Material for the task =
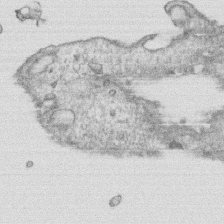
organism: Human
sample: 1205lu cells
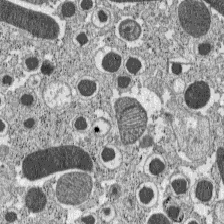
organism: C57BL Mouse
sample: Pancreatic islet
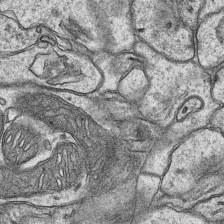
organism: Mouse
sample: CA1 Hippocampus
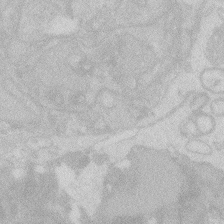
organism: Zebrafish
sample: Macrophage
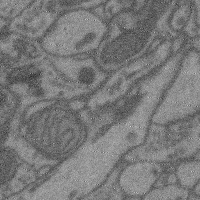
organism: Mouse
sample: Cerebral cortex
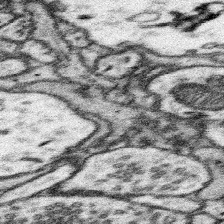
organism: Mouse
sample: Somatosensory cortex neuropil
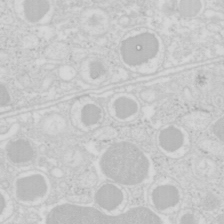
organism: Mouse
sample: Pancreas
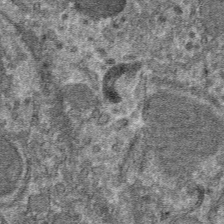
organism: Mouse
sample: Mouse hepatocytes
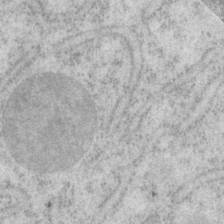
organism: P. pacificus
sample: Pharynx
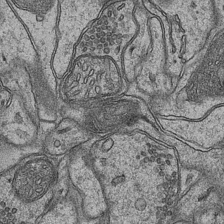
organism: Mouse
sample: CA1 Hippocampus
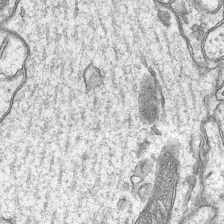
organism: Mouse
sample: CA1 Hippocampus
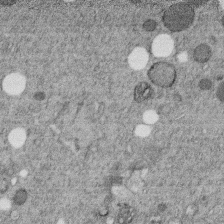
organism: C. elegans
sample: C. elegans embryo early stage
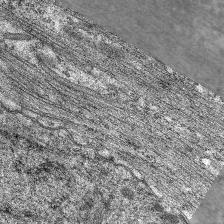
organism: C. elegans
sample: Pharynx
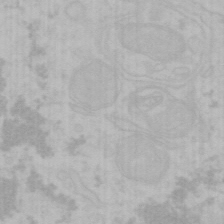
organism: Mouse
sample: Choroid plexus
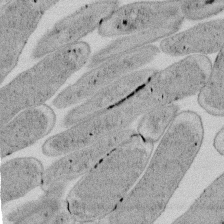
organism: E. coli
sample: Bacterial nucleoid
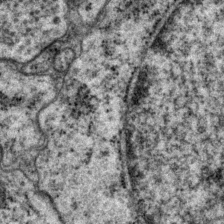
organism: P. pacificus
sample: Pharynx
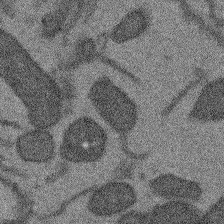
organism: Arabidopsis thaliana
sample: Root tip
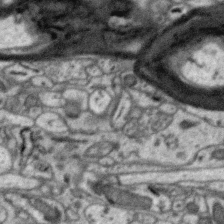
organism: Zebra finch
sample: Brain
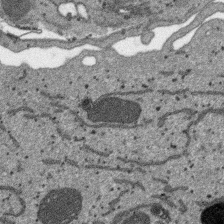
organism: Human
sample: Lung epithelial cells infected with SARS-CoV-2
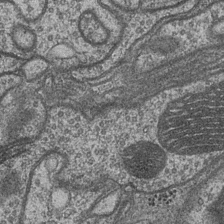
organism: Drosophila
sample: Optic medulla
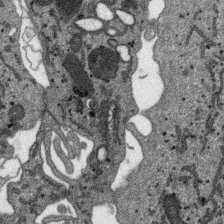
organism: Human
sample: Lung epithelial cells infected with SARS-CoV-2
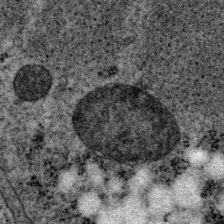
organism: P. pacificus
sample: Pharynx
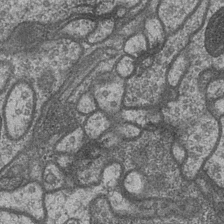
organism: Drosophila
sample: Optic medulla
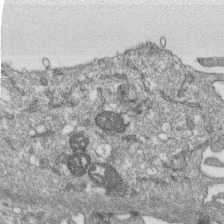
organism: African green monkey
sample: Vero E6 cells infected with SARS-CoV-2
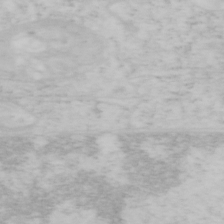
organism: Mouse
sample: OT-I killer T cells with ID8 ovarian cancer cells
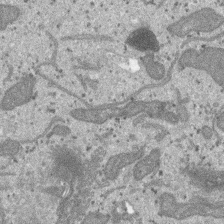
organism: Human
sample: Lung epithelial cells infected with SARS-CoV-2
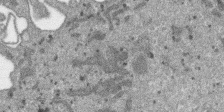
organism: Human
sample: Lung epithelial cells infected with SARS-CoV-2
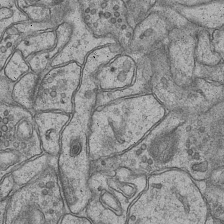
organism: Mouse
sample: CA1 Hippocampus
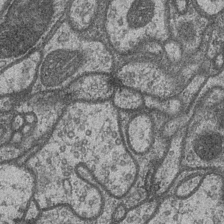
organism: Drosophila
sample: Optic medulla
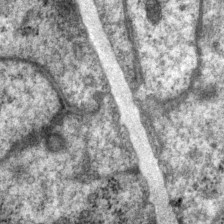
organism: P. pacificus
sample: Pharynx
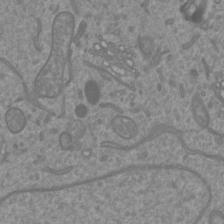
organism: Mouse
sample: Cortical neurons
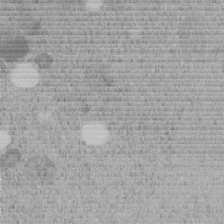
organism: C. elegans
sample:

What is needed = Extract the full listing above verbatim; pictures are to be left out of the copy.

Exercise solution =
organism: Human
sample: 1205lu cells
organism: C57BL Mouse
sample: Pancreatic islet
organism: Mouse
sample: CA1 Hippocampus
organism: Zebrafish
sample: Macrophage
organism: Mouse
sample: Cerebral cortex
organism: Mouse
sample: Somatosensory cortex neuropil
organism: Mouse
sample: Pancreas
organism: Mouse
sample: Mouse hepatocytes
organism: P. pacificus
sample: Pharynx
organism: Mouse
sample: CA1 Hippocampus
organism: Mouse
sample: CA1 Hippocampus
organism: C. elegans
sample: C. elegans embryo early stage
organism: C. elegans
sample: Pharynx
organism: Mouse
sample: Choroid plexus
organism: E. coli
sample: Bacterial nucleoid
organism: P. pacificus
sample: Pharynx
organism: Arabidopsis thaliana
sample: Root tip
organism: Zebra finch
sample: Brain
organism: Human
sample: Lung epithelial cells infected with SARS-CoV-2
organism: Drosophila
sample: Optic medulla
organism: Human
sample: Lung epithelial cells infected with SARS-CoV-2
organism: P. pacificus
sample: Pharynx
organism: Drosophila
sample: Optic medulla
organism: African green monkey
sample: Vero E6 cells infected with SARS-CoV-2
organism: Mouse
sample: OT-I killer T cells with ID8 ovarian cancer cells
organism: Human
sample: Lung epithelial cells infected with SARS-CoV-2
organism: Human
sample: Lung epithelial cells infected with SARS-CoV-2
organism: Mouse
sample: CA1 Hippocampus
organism: Drosophila
sample: Optic medulla
organism: P. pacificus
sample: Pharynx
organism: Mouse
sample: Cortical neurons
organism: C. elegans
sample:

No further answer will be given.